Stress, Brain Wiring and the Economy
Journal of Psychology & Psychotherapy

Journal of Psychology & Psychotherapy
Open Access

ISSN: 2161-0487

+44 1478 350008

Mini Review - (2017) Volume 7, Issue 4

Stress, Brain Wiring and the Economy

Desmond D Mascarenhas*
Mayflower Organization for Research and Education, USA
*Corresponding Author: Desmond D Mascarenhas, Mayflower Organization for Research and Education, 428 Oakmead Pkwy, Sunnyvale, CA 94085, USA, Tel: 4085236279 Email:


Emerging links between lifestyle stress, psychological traits and the economy are explored by highlighting recent work in which stress has been shown to trigger enduring changes in neural cell metabolism via epigenetic mechanisms. One important target of such changes is the circuitry of the medial prefrontal cortex, which has been implicated in abstract construal, theory of mind functions, agency and other psychometric constructs associated with innovation and entrepreneurship. In an economy increasingly dependent on such psychological traits for its competitiveness our understanding of the impacts of stress on cognition and affect may be especially relevant to future prosperity. One recent approach to designing a pathway-based intervention for epigenetic dysfunction triggered by stress is discussed as an example.

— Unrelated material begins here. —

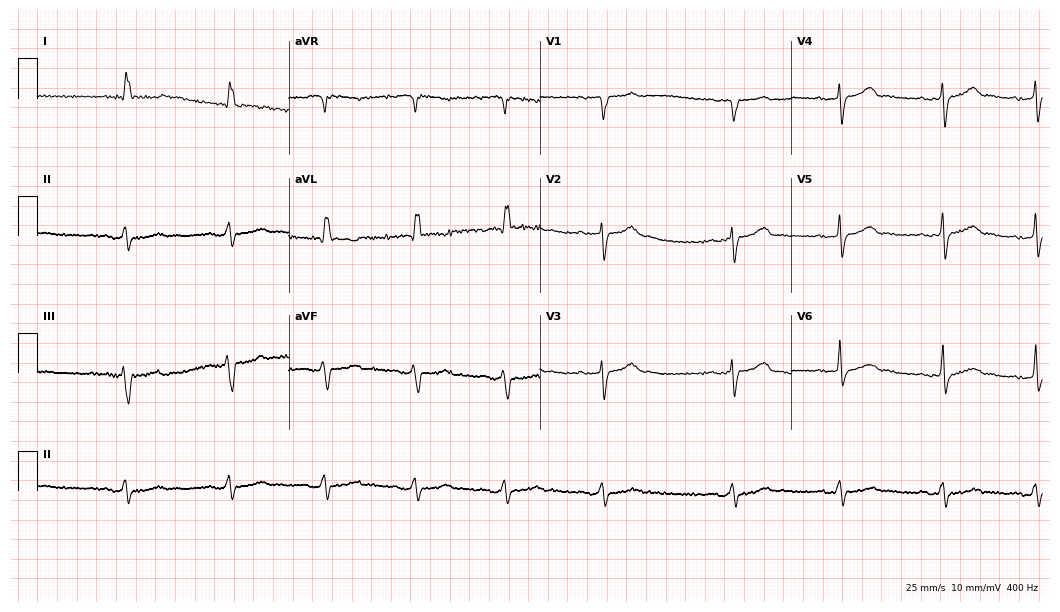
ECG (10.2-second recording at 400 Hz) — a female, 78 years old. Screened for six findings — first-degree AV block, right bundle branch block, left bundle branch block, sinus bradycardia, atrial fibrillation, sinus tachycardia — none is recorded. Only these six findings were labelled.

Keywords: Stress; Epigenetic; Nephrilin; Rictor; Rac1; Oxidative stress; Abstraction; Agency; Innovation; Entrepreneurship

Transgenerational Stress Burden and the Economy

The advent of shorter product cycles in an increasingly globalized economy raises troubling questions about the possible role of cumulative lifestyle stress (the ‘stress exposome’) on human psychological characteristics relevant to economic innovation. In particular, the exploding incidence of metabolic disease in advanced industrial societies — and the chronic metabolic stress implied therein — is of particular concern.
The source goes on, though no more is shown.